Метагалактика 1993 № 2 | страница 61
Михаил вмиг съел все, что лежало перед ним, запил чистой родниковой водой из пустой раковины, и старик тут же неприязненно осведомился:
— Ну что, наелись?
— Да.
Старик громко и презрительно хмыкнул, ухмыльнулся, показывая редкие черные зубы, и сгорбленно побрел с холма, держась одной рукой за поясницу и покрякивая.
— Как его зовут? — спросил у ребят Михаил. Он был очень удивлен.
— Дядюшка Терн, — почтительно сказал Октар и даже, как показалось, молитвенно сложил руки.
— Терн, Терн… Что оно означает?
— «Двуликий». И обязательно зови его дядюшкой. Он так любит.
Михаил снова посмотрел на разрисованное запястье и попытался вытащить впившийся в кожу осколок. Стекло вышло легко, но Михаил все никак не мог поднять, откуда оно. Потом уже, медленно, методично стали появляться отдельные отрывочные воспоминания.

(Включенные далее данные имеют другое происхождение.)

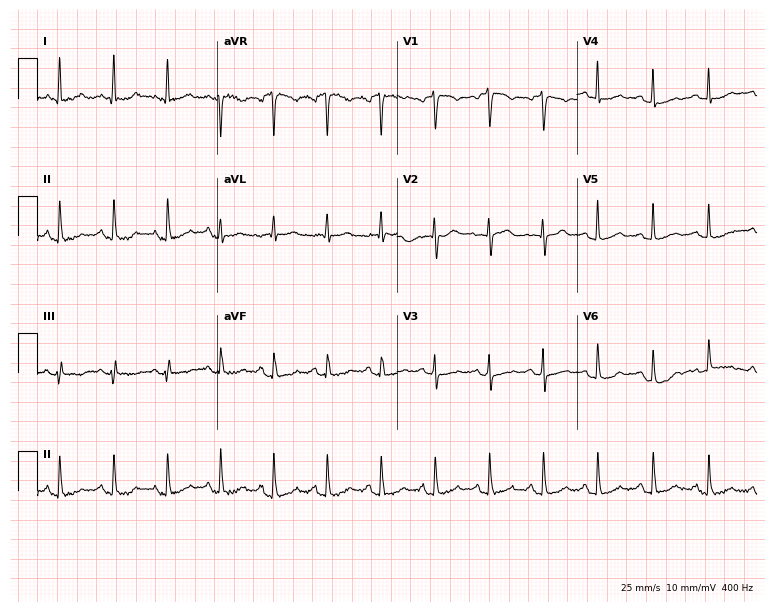
Electrocardiogram, a female patient, 59 years old. Interpretation includes sinus tachycardia (a sinus rate of 100 beats per minute or more).
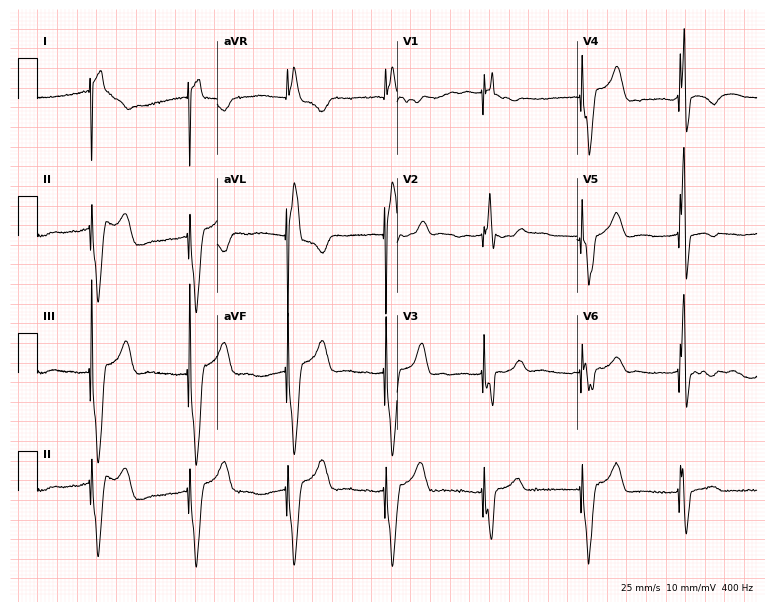
ECG — an 82-year-old woman. Screened for six findings — first-degree AV block, right bundle branch block, left bundle branch block, sinus bradycardia, atrial fibrillation, sinus tachycardia — none is recorded.
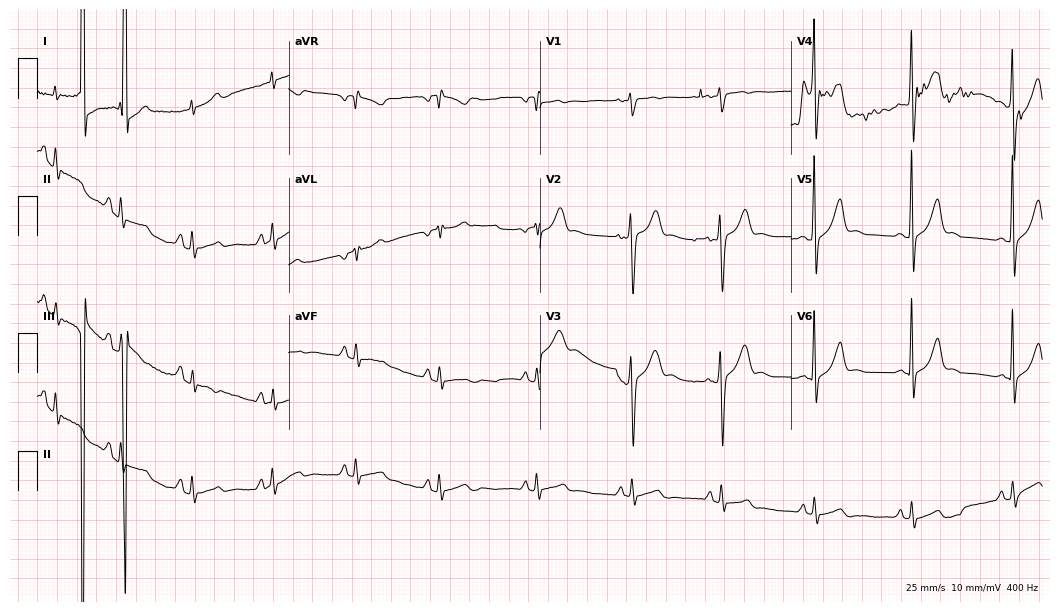
12-lead ECG from a man, 22 years old (10.2-second recording at 400 Hz). Recorded interpretation: within normal limits.

Михаил вспомнил, как Октар выстрелил скачала в одного горца (стрела попала в шею), потом в другого (стрела воткнулась в позвоночник), закричал и побежал к старику. Один из охранников увидел его и стащил с плеча карабин, Михаил вскинул психотрон, но из-за дерева неожиданно вынырнул пещерник, взмахнул пращой, и булыжник с хрустом разбил прибор в ладони. Сразу же запахло озоном и больно дернуло током, и почему-то он стал плохо видеть. Потом в сознании был туманный пробел, а после этого Михаил увидел, что он безоружный, что рядом стоят охранники, нацелившись стволами ему в живот, уже не хохочут пьяно, а напряженно и злобно всматриваются в него, размазывая ручищами грязь на потных волосатых мордах. Он увидел, что Октар с плачем ползает на коленях около бесчувственною дядюшки Терна, страшный, жалкий, и пыль липнет к мокрым от слез щекам. Время на миг остановилось, а когда горец подошел к мальчику, схватил его за волосы и отшвырнул как котенка, Михаил закричал и прыгнул вперед.

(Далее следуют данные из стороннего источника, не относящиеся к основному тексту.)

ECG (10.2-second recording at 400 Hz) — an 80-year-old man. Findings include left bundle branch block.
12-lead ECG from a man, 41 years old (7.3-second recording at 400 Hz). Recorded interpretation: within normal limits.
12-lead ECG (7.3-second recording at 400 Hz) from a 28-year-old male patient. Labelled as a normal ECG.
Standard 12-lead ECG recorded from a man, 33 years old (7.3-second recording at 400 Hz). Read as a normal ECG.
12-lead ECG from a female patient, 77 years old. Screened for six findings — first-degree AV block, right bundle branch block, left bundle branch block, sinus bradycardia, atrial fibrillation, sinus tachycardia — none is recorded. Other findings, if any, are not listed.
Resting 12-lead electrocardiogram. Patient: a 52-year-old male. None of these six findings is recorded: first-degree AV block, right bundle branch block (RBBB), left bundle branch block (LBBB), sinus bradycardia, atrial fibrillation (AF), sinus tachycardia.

Он наносил быстрые и сильные удары, охранники с визгом отлетали к обочине и скатывались в темноту, но потом снова возвращались. Они, хоть и выглядели устрашающе, дрались все-таки плохо, расталкивали друг друга, лезли на него, как кошки, наседали и выигрывали только количеством. Михаил хватал их за шиворот, бил в скуластые толстые лица, потом в солнечное сплетение, потом ребром ладони ниже уха, отключая одного за другим, а про себя повторял: только бы не упасть, иначе затопчут насмерть, только бы не упасть… Его ударили сзади по ногам, на нем тут же повисло с десяток охранников, и они рухнули в орущую барахтающуюся кучу тел. Потом Михаила выдернули из этой кучи и сунули в руки теплый карабин с разгоряченным стволом. Где-то отчаянно застрекотал автомат, судорожно запрыгали отсветы оранжевого пламени на уродливых хижинах, поливая длинными беспорядочными очередями дорогу. Пыль под ногами взорвалась и стала толчками вздыматься к звездному небу, а Михаил, оглохший, кашляя от пыли, стоял столбом и протирал глаза, пока его не схватили сзади за куртку и не потащили к деревьям. Потом они долго бежали по лесу, сзади гремела пальба, пули с визгом проносились совсем рядом, и вокруг рвалась и трещала кора, противно лезла за шиворот, попадала в нос, в рот, кидала в лицо сухие отбитые пласты. А позади азартно гикали и ржали охранники, неторопливо семенили нестройной цепью, потом куда-то пропали, и дальше Михаил помнил только отрывистые кусочки случайных воспоминаний. Кричал что-то Октар про Великую Трясину и поворачивал ко всем грязное заплаканное лицо… Они долго прыгали по дряхлым и непрочным корягам, которые немедленно уходили в теплую грязно-зеленую топь, а вокруг в кромешной темноте равномерно вздыхало болото, извергая вонючий пар… Михаил оступился и ушел в податливую жижу по грудь, и его потом долго вытаскивали… Больше он не помнил ничего.